*WORK TO COMPLETE:*
Return the entries below in their exact form, leaving the pictures out.
ENTRIES SHOWN section start
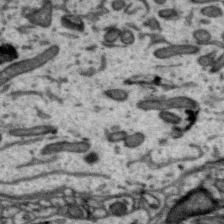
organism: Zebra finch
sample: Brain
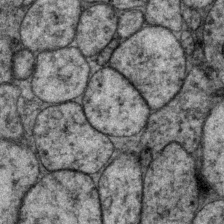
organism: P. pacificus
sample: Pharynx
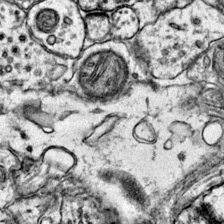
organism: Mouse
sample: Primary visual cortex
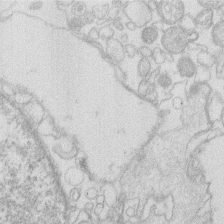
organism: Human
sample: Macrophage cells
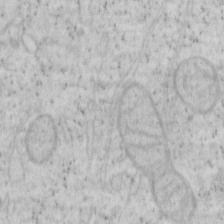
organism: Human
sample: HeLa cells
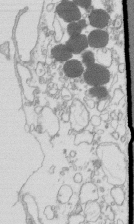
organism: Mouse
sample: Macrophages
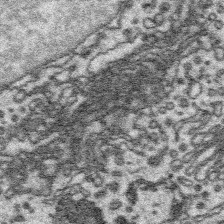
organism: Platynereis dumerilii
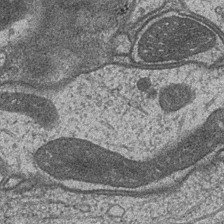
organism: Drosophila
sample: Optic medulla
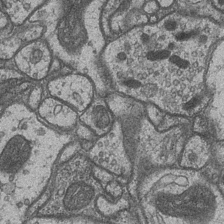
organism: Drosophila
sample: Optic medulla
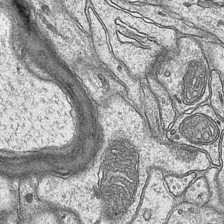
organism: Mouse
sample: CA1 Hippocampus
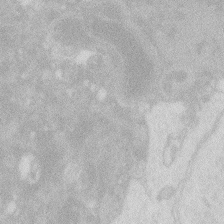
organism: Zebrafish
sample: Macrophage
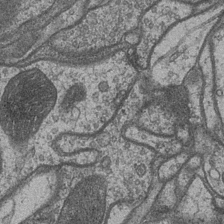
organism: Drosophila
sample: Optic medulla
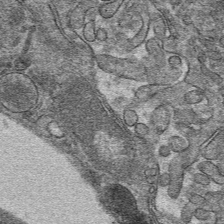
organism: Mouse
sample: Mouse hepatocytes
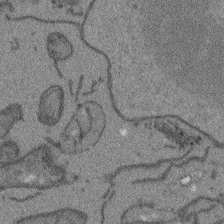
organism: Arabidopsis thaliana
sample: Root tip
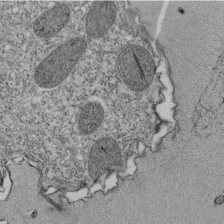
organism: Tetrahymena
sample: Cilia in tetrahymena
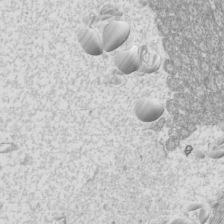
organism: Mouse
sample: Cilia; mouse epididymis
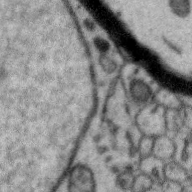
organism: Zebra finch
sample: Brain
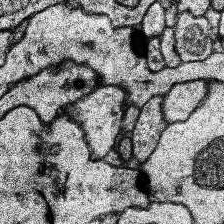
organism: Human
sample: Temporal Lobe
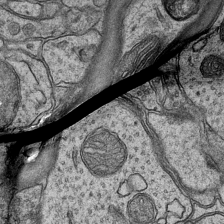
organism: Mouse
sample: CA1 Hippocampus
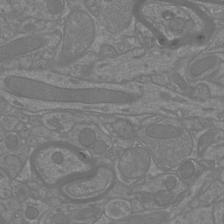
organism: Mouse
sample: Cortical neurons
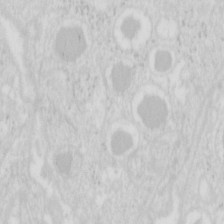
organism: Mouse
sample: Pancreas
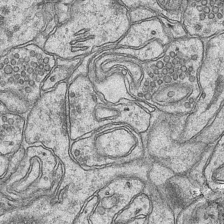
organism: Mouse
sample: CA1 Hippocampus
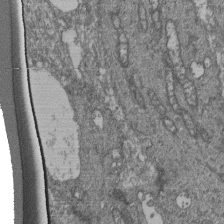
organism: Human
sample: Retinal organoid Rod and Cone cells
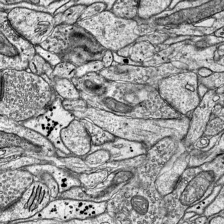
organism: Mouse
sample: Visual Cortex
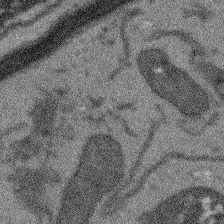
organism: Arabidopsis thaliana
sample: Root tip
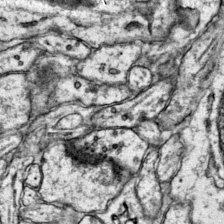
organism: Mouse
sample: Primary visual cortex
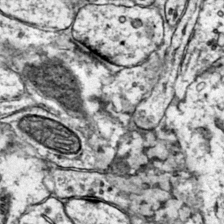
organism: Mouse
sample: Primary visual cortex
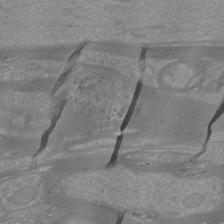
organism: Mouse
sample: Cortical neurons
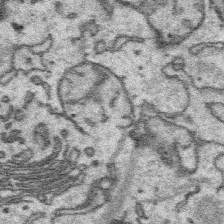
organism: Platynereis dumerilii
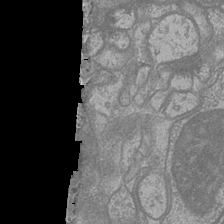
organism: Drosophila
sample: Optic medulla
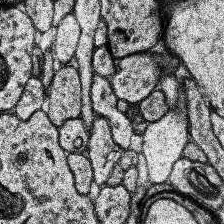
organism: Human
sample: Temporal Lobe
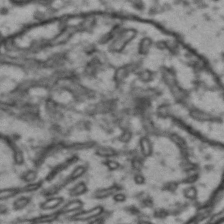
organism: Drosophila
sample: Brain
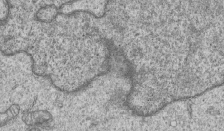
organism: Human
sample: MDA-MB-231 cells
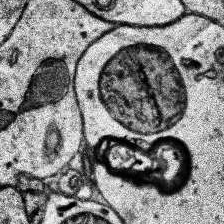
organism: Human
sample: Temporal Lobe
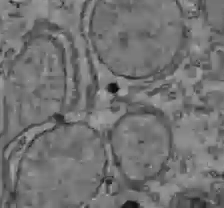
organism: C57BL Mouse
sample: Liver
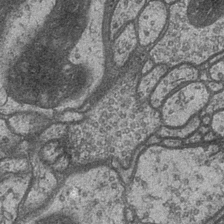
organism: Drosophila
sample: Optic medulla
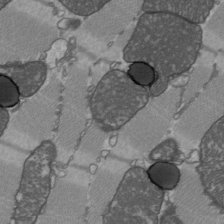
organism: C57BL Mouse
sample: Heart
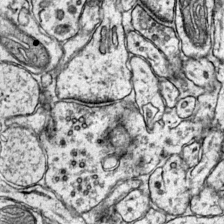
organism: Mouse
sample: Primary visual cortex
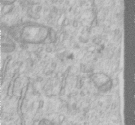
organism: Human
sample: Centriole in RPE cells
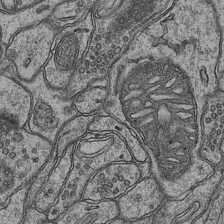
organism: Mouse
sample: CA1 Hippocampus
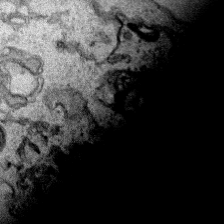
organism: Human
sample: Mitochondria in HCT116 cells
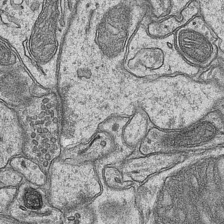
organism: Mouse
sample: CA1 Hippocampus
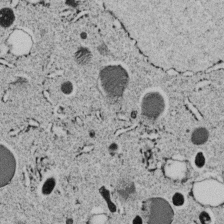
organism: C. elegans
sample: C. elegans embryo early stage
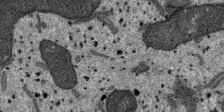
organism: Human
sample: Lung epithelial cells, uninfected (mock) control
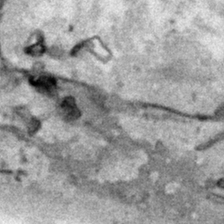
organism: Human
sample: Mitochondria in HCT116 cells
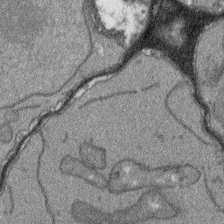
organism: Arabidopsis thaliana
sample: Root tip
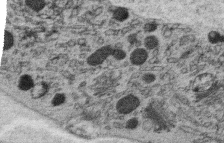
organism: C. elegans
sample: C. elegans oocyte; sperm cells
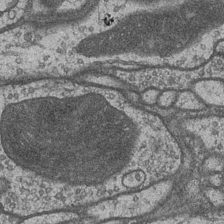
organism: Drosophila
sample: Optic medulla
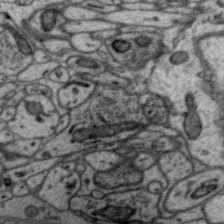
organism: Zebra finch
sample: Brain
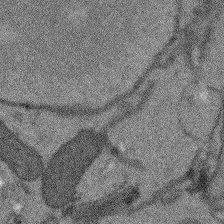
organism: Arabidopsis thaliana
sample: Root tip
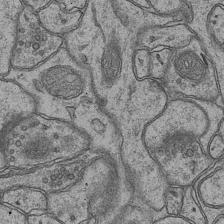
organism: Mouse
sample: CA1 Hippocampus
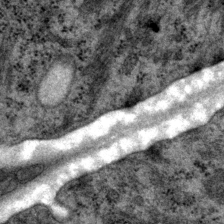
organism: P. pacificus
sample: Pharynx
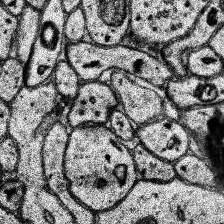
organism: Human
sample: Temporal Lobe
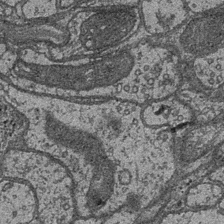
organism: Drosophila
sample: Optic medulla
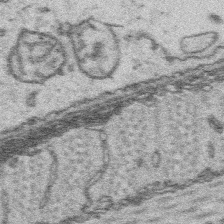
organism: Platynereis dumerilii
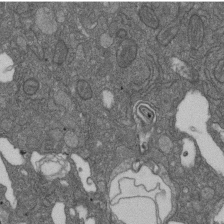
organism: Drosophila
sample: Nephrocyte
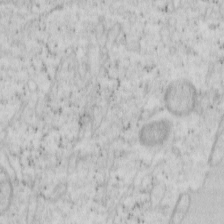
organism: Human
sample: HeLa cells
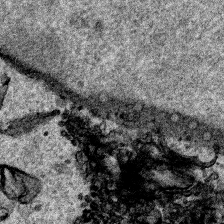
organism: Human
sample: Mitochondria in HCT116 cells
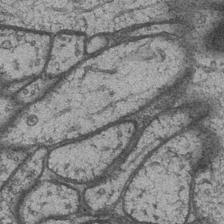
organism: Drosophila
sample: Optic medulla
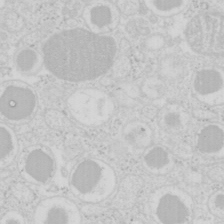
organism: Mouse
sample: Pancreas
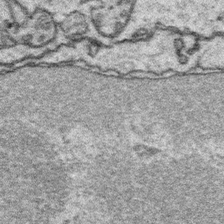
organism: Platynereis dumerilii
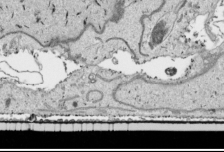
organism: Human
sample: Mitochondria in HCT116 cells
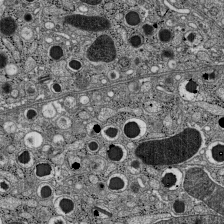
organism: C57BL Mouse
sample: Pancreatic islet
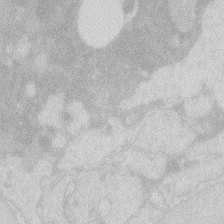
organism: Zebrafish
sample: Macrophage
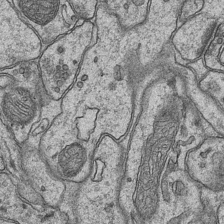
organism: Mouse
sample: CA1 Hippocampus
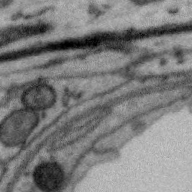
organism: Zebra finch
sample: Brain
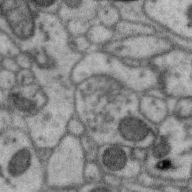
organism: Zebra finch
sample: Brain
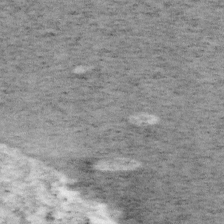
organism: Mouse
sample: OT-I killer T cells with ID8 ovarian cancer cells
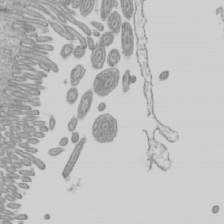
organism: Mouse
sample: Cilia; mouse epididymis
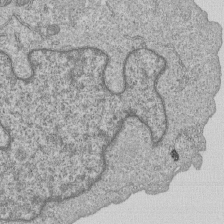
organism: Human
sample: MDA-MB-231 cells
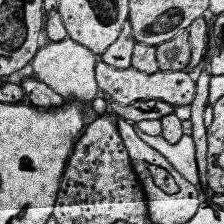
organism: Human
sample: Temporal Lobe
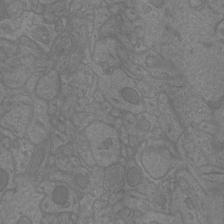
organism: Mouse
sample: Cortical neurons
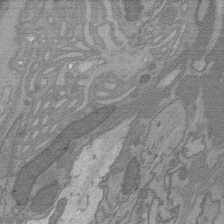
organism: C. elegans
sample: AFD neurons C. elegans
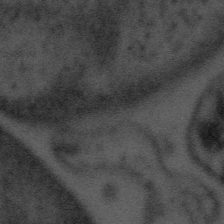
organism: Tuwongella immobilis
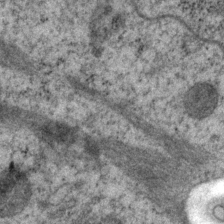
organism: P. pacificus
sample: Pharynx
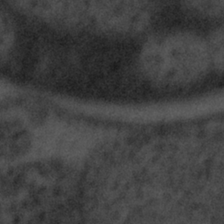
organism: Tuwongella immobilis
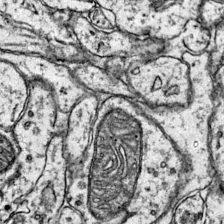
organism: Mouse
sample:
ENTRIES SHOWN section end
*TASK RESPONSE:*
organism: Zebra finch
sample: Brain
organism: P. pacificus
sample: Pharynx
organism: Mouse
sample: Primary visual cortex
organism: Human
sample: Macrophage cells
organism: Human
sample: HeLa cells
organism: Mouse
sample: Macrophages
organism: Platynereis dumerilii
organism: Drosophila
sample: Optic medulla
organism: Drosophila
sample: Optic medulla
organism: Mouse
sample: CA1 Hippocampus
organism: Zebrafish
sample: Macrophage
organism: Drosophila
sample: Optic medulla
organism: Mouse
sample: Mouse hepatocytes
organism: Arabidopsis thaliana
sample: Root tip
organism: Tetrahymena
sample: Cilia in tetrahymena
organism: Mouse
sample: Cilia; mouse epididymis
organism: Zebra finch
sample: Brain
organism: Human
sample: Temporal Lobe
organism: Mouse
sample: CA1 Hippocampus
organism: Mouse
sample: Cortical neurons
organism: Mouse
sample: Pancreas
organism: Mouse
sample: CA1 Hippocampus
organism: Human
sample: Retinal organoid Rod and Cone cells
organism: Mouse
sample: Visual Cortex
organism: Arabidopsis thaliana
sample: Root tip
organism: Mouse
sample: Primary visual cortex
organism: Mouse
sample: Primary visual cortex
organism: Mouse
sample: Cortical neurons
organism: Platynereis dumerilii
organism: Drosophila
sample: Optic medulla
organism: Human
sample: Temporal Lobe
organism: Drosophila
sample: Brain
organism: Human
sample: MDA-MB-231 cells
organism: Human
sample: Temporal Lobe
organism: C57BL Mouse
sample: Liver
organism: Drosophila
sample: Optic medulla
organism: C57BL Mouse
sample: Heart
organism: Mouse
sample: Primary visual cortex
organism: Human
sample: Centriole in RPE cells
organism: Mouse
sample: CA1 Hippocampus
organism: Human
sample: Mitochondria in HCT116 cells
organism: Mouse
sample: CA1 Hippocampus
organism: C. elegans
sample: C. elegans embryo early stage
organism: Human
sample: Lung epithelial cells, uninfected (mock) control
organism: Human
sample: Mitochondria in HCT116 cells
organism: Arabidopsis thaliana
sample: Root tip
organism: C. elegans
sample: C. elegans oocyte; sperm cells
organism: Drosophila
sample: Optic medulla
organism: Zebra finch
sample: Brain
organism: Arabidopsis thaliana
sample: Root tip
organism: Mouse
sample: CA1 Hippocampus
organism: P. pacificus
sample: Pharynx
organism: Human
sample: Temporal Lobe
organism: Drosophila
sample: Optic medulla
organism: Platynereis dumerilii
organism: Drosophila
sample: Nephrocyte
organism: Human
sample: HeLa cells
organism: Human
sample: Mitochondria in HCT116 cells
organism: Drosophila
sample: Optic medulla
organism: Mouse
sample: Pancreas
organism: Platynereis dumerilii
organism: Human
sample: Mitochondria in HCT116 cells
organism: C57BL Mouse
sample: Pancreatic islet
organism: Zebrafish
sample: Macrophage
organism: Mouse
sample: CA1 Hippocampus
organism: Zebra finch
sample: Brain
organism: Zebra finch
sample: Brain
organism: Mouse
sample: OT-I killer T cells with ID8 ovarian cancer cells
organism: Mouse
sample: Cilia; mouse epididymis
organism: Human
sample: MDA-MB-231 cells
organism: Human
sample: Temporal Lobe
organism: Mouse
sample: Cortical neurons
organism: C. elegans
sample: AFD neurons C. elegans
organism: Tuwongella immobilis
organism: P. pacificus
sample: Pharynx
organism: Tuwongella immobilis
organism: Mouse
sample:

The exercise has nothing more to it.